Intra-frame compression: compress every frame of the video into a lossy image like JPEG. The principle is to save the brightness information of the video as much as possible, compress the color information, especially the complex color information. Generally speaking, it is to record the key frame, and the rest of the video is predicted by the motion trajectory. You can save up to 90% of your space.

Intra-frame compression is the compression of I frames in the GOP image group.

Interframe Compression

Interframe compression, also known as Temporal_compression, is based on the great correlation between the two consecutive frames of many videos or animations (i.e. the continuous video has redundant information between adjacent frames). The compression ratio is further improved by comparing data between different frames on the time axis.

Intra-frame compression is to compress B frame and P frame in GOP image group.

GOP(Group Of Picture)

Screen group, the number of blocks contained in each IPB sequence, that is, the number of frames to be passed after one I frame before the next frame appears.

At the same bit rate, the larger the GOP value, the more P and B frames simulated, the clearer the video will be and the higher the picture quality will be.

The I frame

Key frames. Without reference to other image frames, only the information of this frame is used for encoding

P frame

The prediction frame, which represents the difference of the previous frame, is predicted based on the I frame, saving half of the space of the I frame. Using the previous I frame or P frame, the motion prediction method is used for inter-frame prediction coding.

B frame

Bidirectional prediction frame, which represents the difference between before and after frame, makes prediction again on the basis of I frame and P frame.

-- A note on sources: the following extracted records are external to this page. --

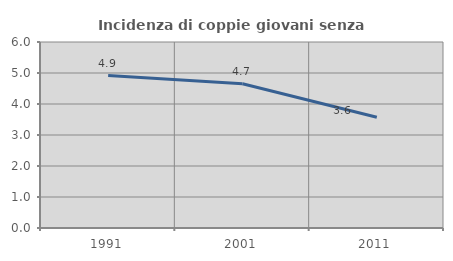
| Category | Incidenza di coppie giovani senza figli |
|---|---|
| 1991.0 | 4.918 |
| 2001.0 | 4.651 |
| 2011.0 | 3.571 |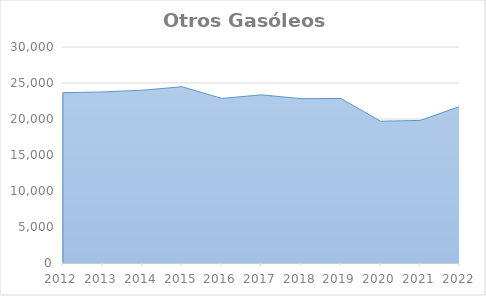
| Category | Otros Gasóleos |
|---|---|
| 2012.0 | 23655.098 |
| 2013.0 | 23759.561 |
| 2014.0 | 23998.256 |
| 2015.0 | 24477.329 |
| 2016.0 | 22853.852 |
| 2017.0 | 23356.296 |
| 2018.0 | 22827.504 |
| 2019.0 | 22851.346 |
| 2020.0 | 19692.742 |
| 2021.0 | 19803.856 |
| 2022.0 | 21751.308 |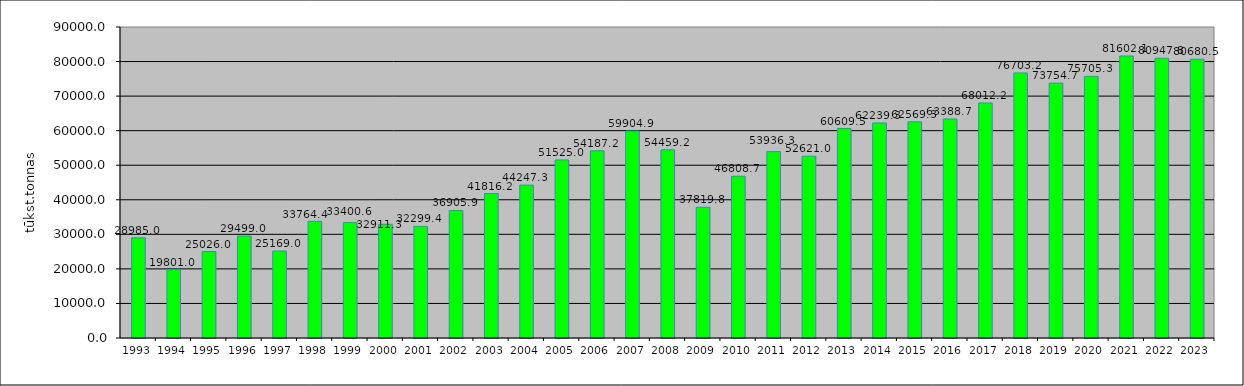
| Category | Series 0 |
|---|---|
| 1993.0 | 28985 |
| 1994.0 | 19801 |
| 1995.0 | 25026 |
| 1996.0 | 29499 |
| 1997.0 | 25169 |
| 1998.0 | 33764.4 |
| 1999.0 | 33400.6 |
| 2000.0 | 32911.3 |
| 2001.0 | 32299.4 |
| 2002.0 | 36905.9 |
| 2003.0 | 41816.2 |
| 2004.0 | 44247.3 |
| 2005.0 | 51525 |
| 2006.0 | 54187.2 |
| 2007.0 | 59904.9 |
| 2008.0 | 54459.2 |
| 2009.0 | 37819.8 |
| 2010.0 | 46808.7 |
| 2011.0 | 53936.3 |
| 2012.0 | 52621 |
| 2013.0 | 60609.5 |
| 2014.0 | 62239.3 |
| 2015.0 | 62569.3 |
| 2016.0 | 63388.7 |
| 2017.0 | 68012.2 |
| 2018.0 | 76703.2 |
| 2019.0 | 73754.7 |
| 2020.0 | 75705.3 |
| 2021.0 | 81602.1 |
| 2022.0 | 80947.8 |
| 2023.0 | 80680.5 |

Compared with P frame, it saves half of space and provides the highest compression ratio. It requires both the previous image frame (I frame or P frame) and the later image frame (P frame), and adopts the way of motion prediction to carry out the bidirectional prediction coding between frames

H264 encoding mode

Our common MP4 is encoded in H264.

Preset (the default)
  • Faster – low
  • Low Fast
  • In the Medium
  • Missile high
  • Very missile ultra-high

CPU encoding and GPU encoding

The quality of video encoded by CPU is higher than that of GPU, but the speed of video read is much slower than that of GPU.